Ramiz Kovaçi (22 March 1929 – 1994) was an Albanian baritone. One of the most notable opera singers in his generation, he was the main baritone of the National Theatre of Opera and Ballet of Albania and a founder of the Academy of Arts of Albania. In his last years he performed at the İzmir venue of the Turkish State Opera and Ballet. He was a recipient of the People's Artist of Albania and Honor of Nation Order titles.

Life
Kovaçi was born on 22 March 1929 in Krujë, Albania. He graduated from the Jordan Misja Artistic Lyceum under Mihal Ciko, and later pursued his canto studies at the Bulgarian State Conservatoire in Sofia under Professors Hristo Brambarov and Yossifov. He specialized at the Accademia Nazionale di Santa Cecilia in Rome.
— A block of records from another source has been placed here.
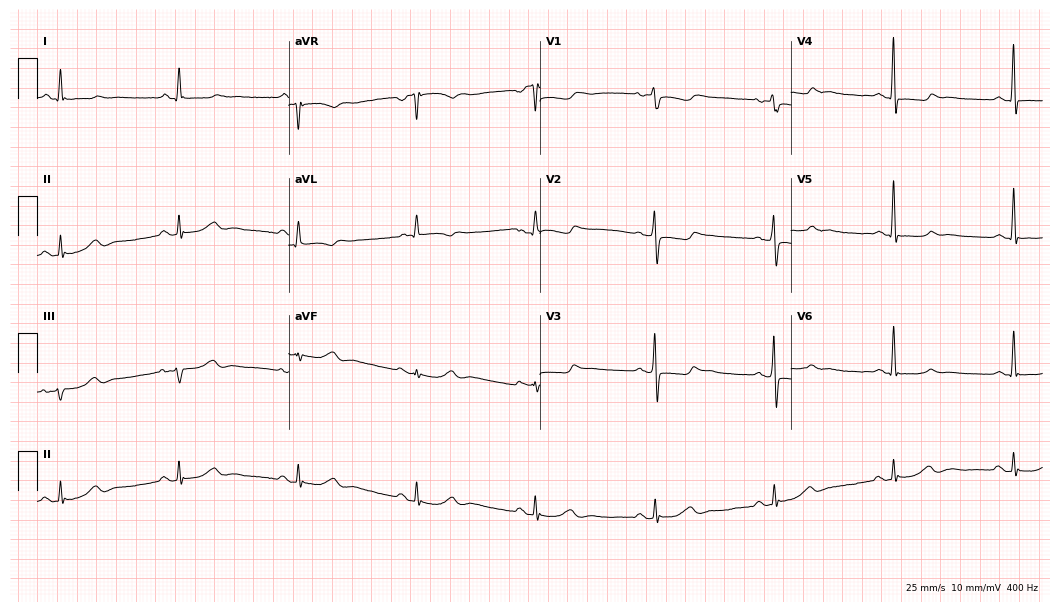
Resting 12-lead electrocardiogram. Patient: a 68-year-old woman. The tracing shows sinus bradycardia (a sinus rate of 50 beats per minute or less).
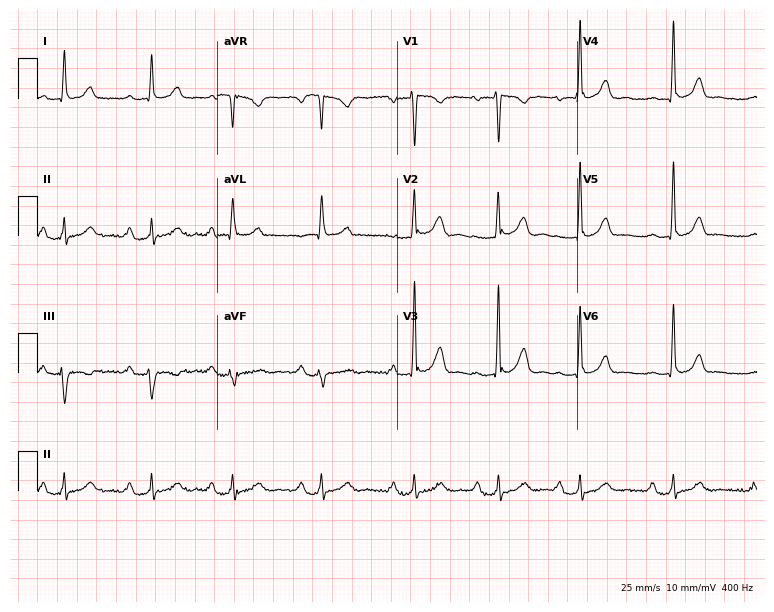
Electrocardiogram (7.3-second recording at 400 Hz), a woman, 32 years old. Interpretation includes first-degree AV block.
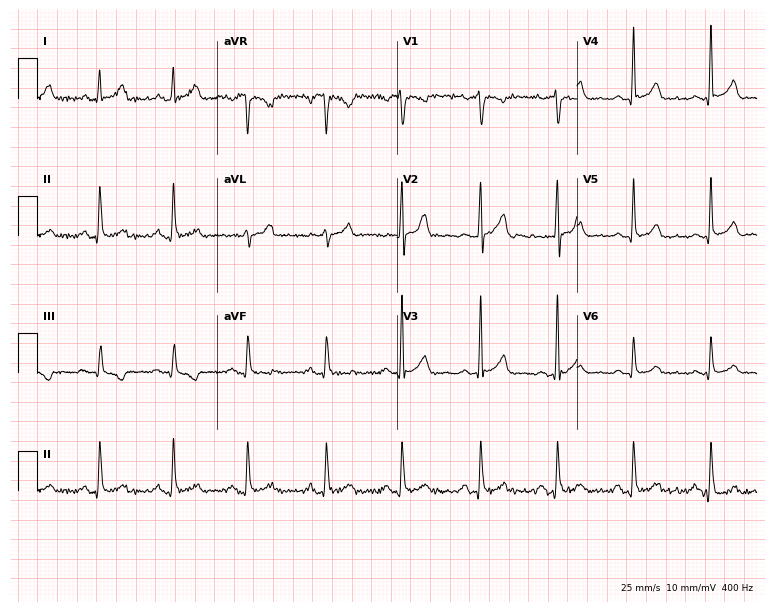
Standard 12-lead ECG recorded from a male patient, 40 years old. None of these six findings is recorded: first-degree AV block, right bundle branch block, left bundle branch block, sinus bradycardia, atrial fibrillation, sinus tachycardia.
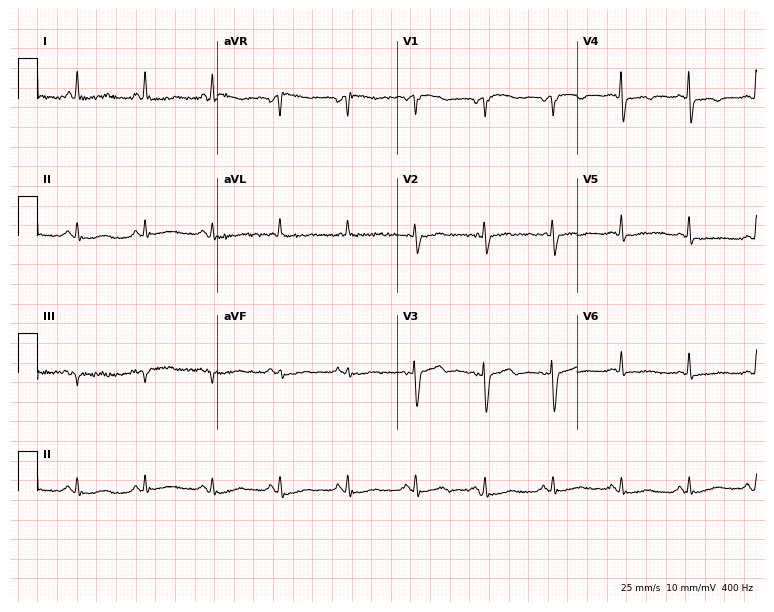
12-lead ECG from a female patient, 69 years old. Screened for six findings — first-degree AV block, right bundle branch block, left bundle branch block, sinus bradycardia, atrial fibrillation, sinus tachycardia — none is recorded.
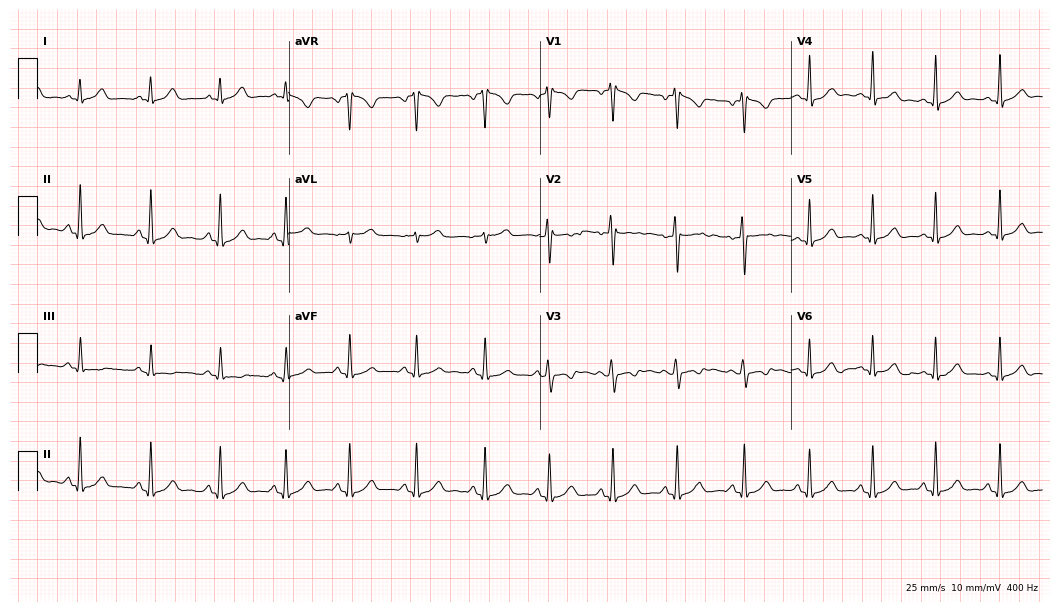
12-lead ECG from a woman, 18 years old (10.2-second recording at 400 Hz). No first-degree AV block, right bundle branch block (RBBB), left bundle branch block (LBBB), sinus bradycardia, atrial fibrillation (AF) or sinus tachycardia recorded for this tracing. Findings outside these six are not listed.
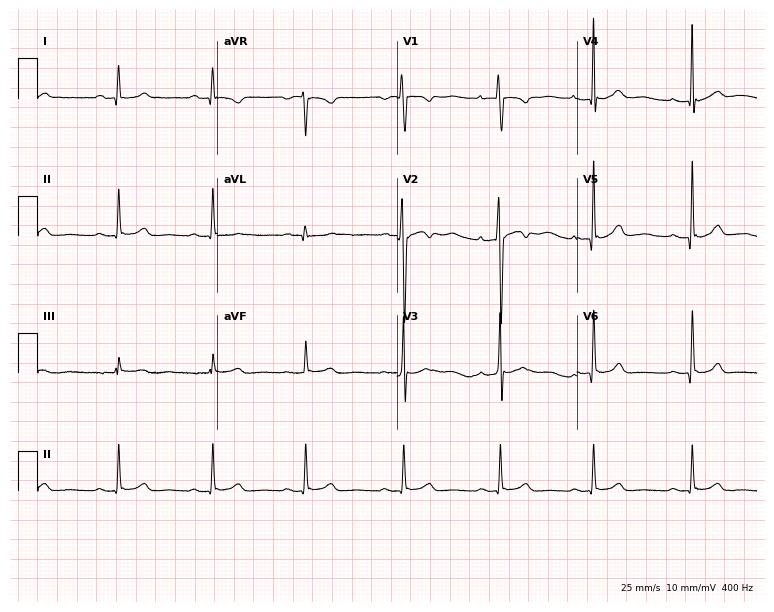
Resting 12-lead electrocardiogram. Patient: a male, 17 years old. None of these six findings is recorded: first-degree AV block, right bundle branch block, left bundle branch block, sinus bradycardia, atrial fibrillation, sinus tachycardia. Other findings, if any, are not listed.

Kovaçi became lead baritone of the National Theatre of Opera and Ballet of Albania in Italian operas by Verdi, Rossini, Leoncavallo, and Puccini, as well as Albanian operas by Zadeja, , Harapi, and Kono. He is one of the founders of the Academy of Arts of Albania.  After 1991, Kovaçi worked at the İzmir venue of the Turkish State Opera and Ballet.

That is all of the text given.